Overall, I'm not too worried about not being able to recover non-gpr registers so (unless you really want to work on this) I think that can stay unimplemented. (I'd also be fine with not recovering gpr registers either, though it's obviously better if they are -- the reason this came up was because I was looking at ways to simplify the eRegisterKind business).

lldb/source/Plugins/Platform/Linux/PlatformLinux.cpp
322

Change to eRegisterKindDWARF and remove the SetRegisterKind call below.

lldb/test/API/linux/aarch64/unwind_signal/TestUnwindSignal.py
82–83

I don't think this is bad, but you could just hardcode the expectations into the python file. Then you could skip this step and continue straight to the final breakpoint.
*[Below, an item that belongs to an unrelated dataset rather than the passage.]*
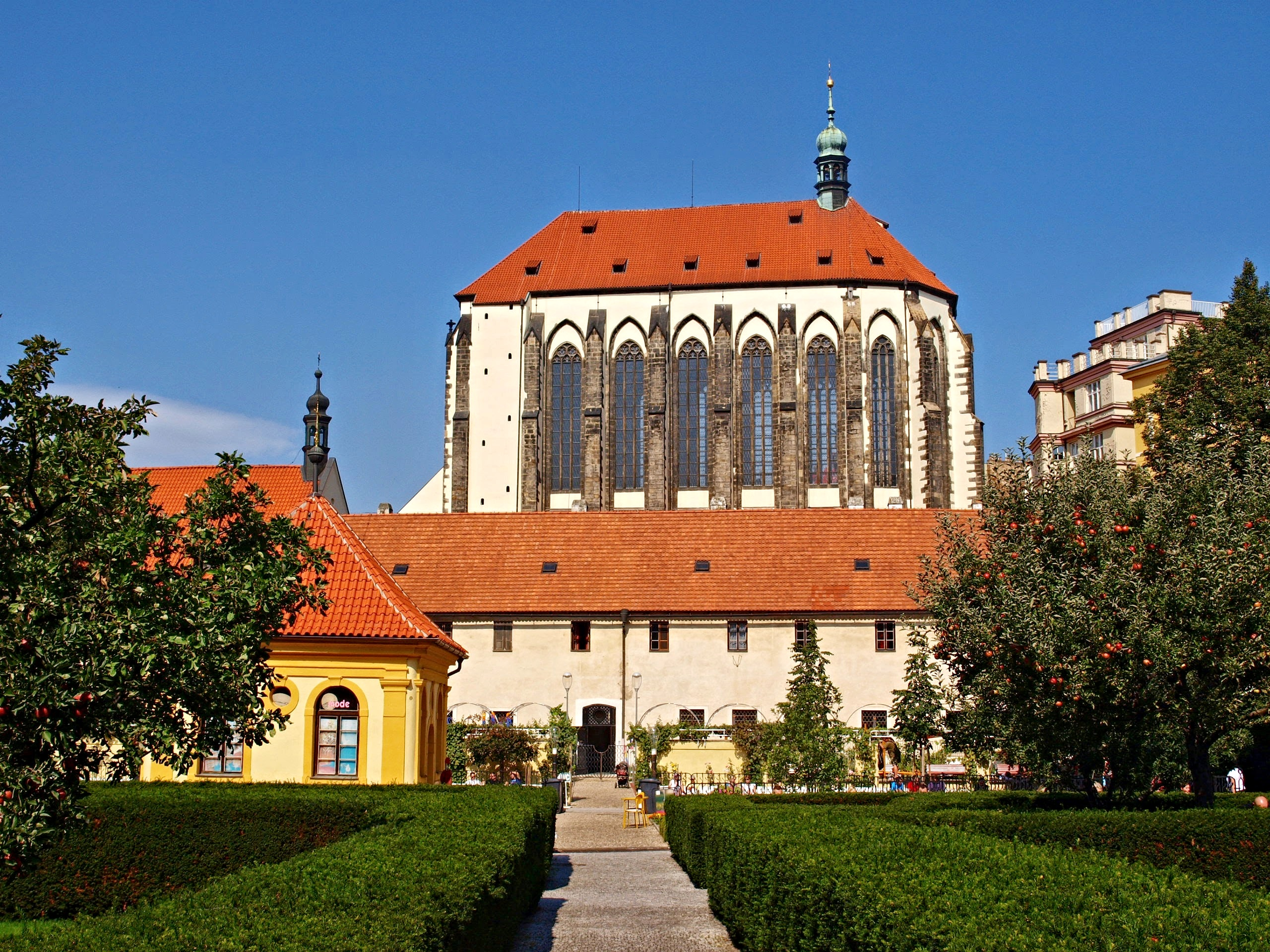 Kostel Panny Marie Sněžné, Praha

lldb/test/API/linux/aarch64/unwind_signal/main.c
24

One could also have a similar block (but with different values) in the signal handler, which would guarantee that all registers are being read from the stack.

This revision is now accepted and ready to land.Wed, Nov 10, 4:24 AM
  • Set x registers to a different pattern in the signal handler
  • Don't save frames before and after, just check for the right pattern when unwinding out of the handler to sigill()
  • Set register kind when we first make the unwind plan
DavidSpickett marked 3 inline comments as done.Thu, Nov 11, 3:14 AM
This revision was automatically updated to reflect the committed changes.

Thanks for the help, really helped get a high quality fix!